> **What to do**
Which lines of the records contain the word "predator"? Show each of them.

(Records for the task Opens)

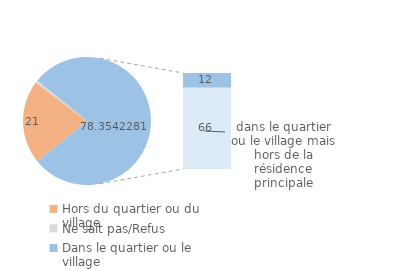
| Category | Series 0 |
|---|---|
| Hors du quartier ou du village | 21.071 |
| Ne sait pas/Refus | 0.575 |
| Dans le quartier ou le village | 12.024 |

(Records for the task Closes)
(Records for the task Opens)

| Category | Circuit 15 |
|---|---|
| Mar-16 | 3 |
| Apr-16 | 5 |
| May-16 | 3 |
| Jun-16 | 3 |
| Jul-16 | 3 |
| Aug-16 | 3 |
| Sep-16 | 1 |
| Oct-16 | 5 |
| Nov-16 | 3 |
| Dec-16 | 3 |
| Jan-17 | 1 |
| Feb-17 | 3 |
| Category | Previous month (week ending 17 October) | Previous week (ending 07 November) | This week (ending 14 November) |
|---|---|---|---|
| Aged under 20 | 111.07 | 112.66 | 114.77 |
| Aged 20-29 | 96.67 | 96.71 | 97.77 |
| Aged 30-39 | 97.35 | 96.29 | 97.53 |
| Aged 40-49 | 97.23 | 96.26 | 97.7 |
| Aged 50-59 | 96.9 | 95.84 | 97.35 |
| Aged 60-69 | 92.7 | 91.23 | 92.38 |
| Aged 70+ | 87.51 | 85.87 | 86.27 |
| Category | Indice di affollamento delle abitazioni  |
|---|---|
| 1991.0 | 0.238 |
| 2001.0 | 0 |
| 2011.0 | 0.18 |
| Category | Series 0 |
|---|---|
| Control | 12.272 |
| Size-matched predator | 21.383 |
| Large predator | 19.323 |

(Records for the task Closes)
(Records for the task Opens)

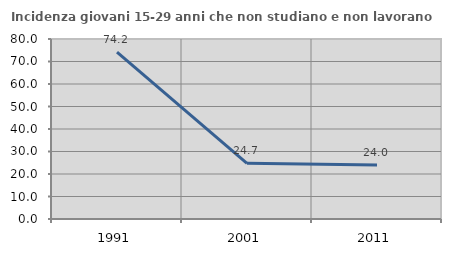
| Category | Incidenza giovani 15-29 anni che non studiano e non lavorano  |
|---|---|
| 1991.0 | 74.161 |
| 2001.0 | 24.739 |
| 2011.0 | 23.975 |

(Records for the task Closes)

> **Answer to the exercise**
| Size-matched predator | 21.383 |
| Large predator | 19.323 |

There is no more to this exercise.